New Student Loan Changes Could Affect Your Finances
The Department of Education announced big changes to federal student loan programs on November 6, 2025. These latest changes — to federal lending and borrowing limits for certain students — will not only affect current borrowers, but also significantly impact the future of higher education. Plus, these changes also affect existing repayment plans, with the Trump administration overhauling Obama and Biden-era repayment plans to create something known as the Repayment Assistance Plan (RAP) instead. Once the new rules are enacted, they will especially impact low-income borrowers. In particular, those who have not been required to make monthly repayments before are likely to find themselves on the hook for new minimum amounts every month. With that said, many low-income borrowers will ultimately see their loan rates go down under these new repayment plans due to the fact they will waive some existing interest.

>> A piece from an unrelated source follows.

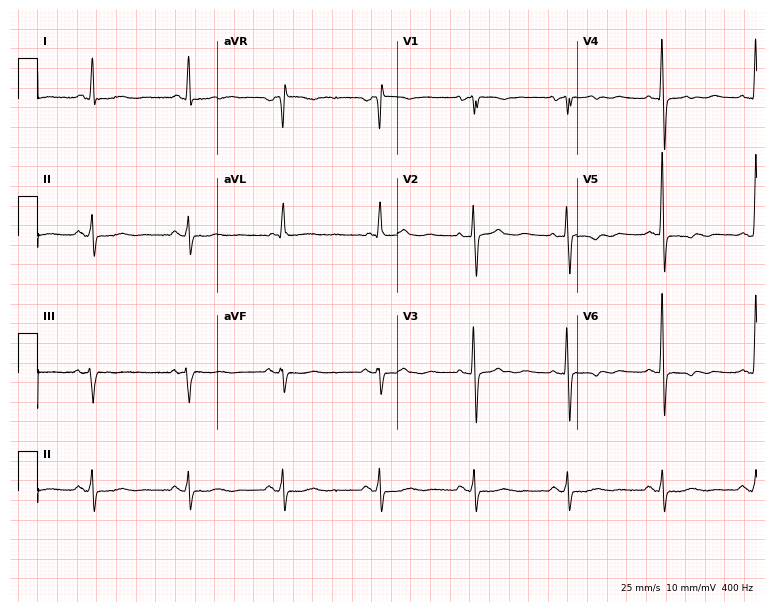
Resting 12-lead electrocardiogram (7.3-second recording at 400 Hz). Patient: a 68-year-old female. None of these six findings is recorded: first-degree AV block, right bundle branch block (RBBB), left bundle branch block (LBBB), sinus bradycardia, atrial fibrillation (AF), sinus tachycardia. Only these six findings were labelled.
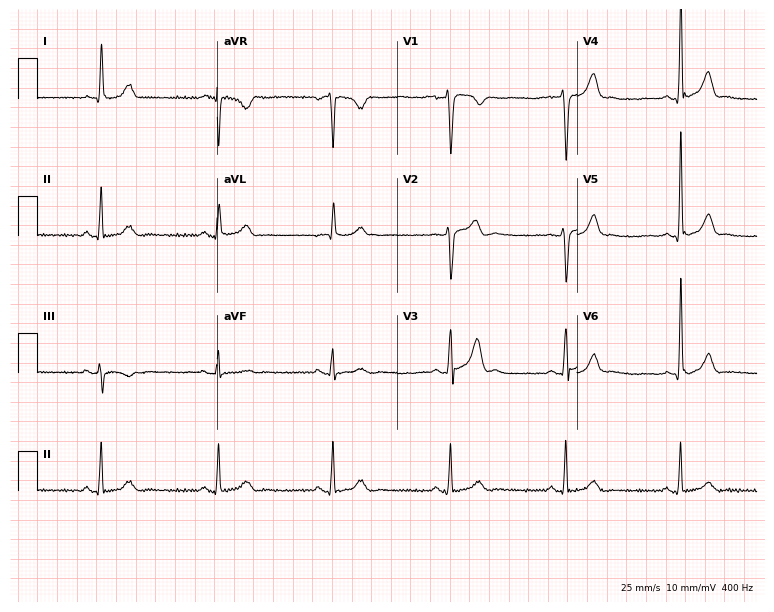
Standard 12-lead ECG recorded from a 34-year-old male. The tracing shows sinus bradycardia (a sinus rate of 50 beats per minute or less).

These changes come after months of meetings discussing the implementation of President Donald Trump's narrowly passed "One Big Beautiful Bill Act" or OBBBA. The Reimagining and Improving Student Education (RISE) Committee parsed OBBBA's budget legislation, and devised rules that will affect borrowers starting in July 2026. For those who may have lost much sleep trying to decide between the best student loan repayment plans available, or even those who thought twice before aggressively paying off student loans, these new rules could be just one more student-loan induced headache to deal with. While, for others, new student loan rules could be the determining factor in what college or university they can attend, if any at all. In the end, these changes might be enough to make you wonder what would happen if you stopped making student loan payments entirely.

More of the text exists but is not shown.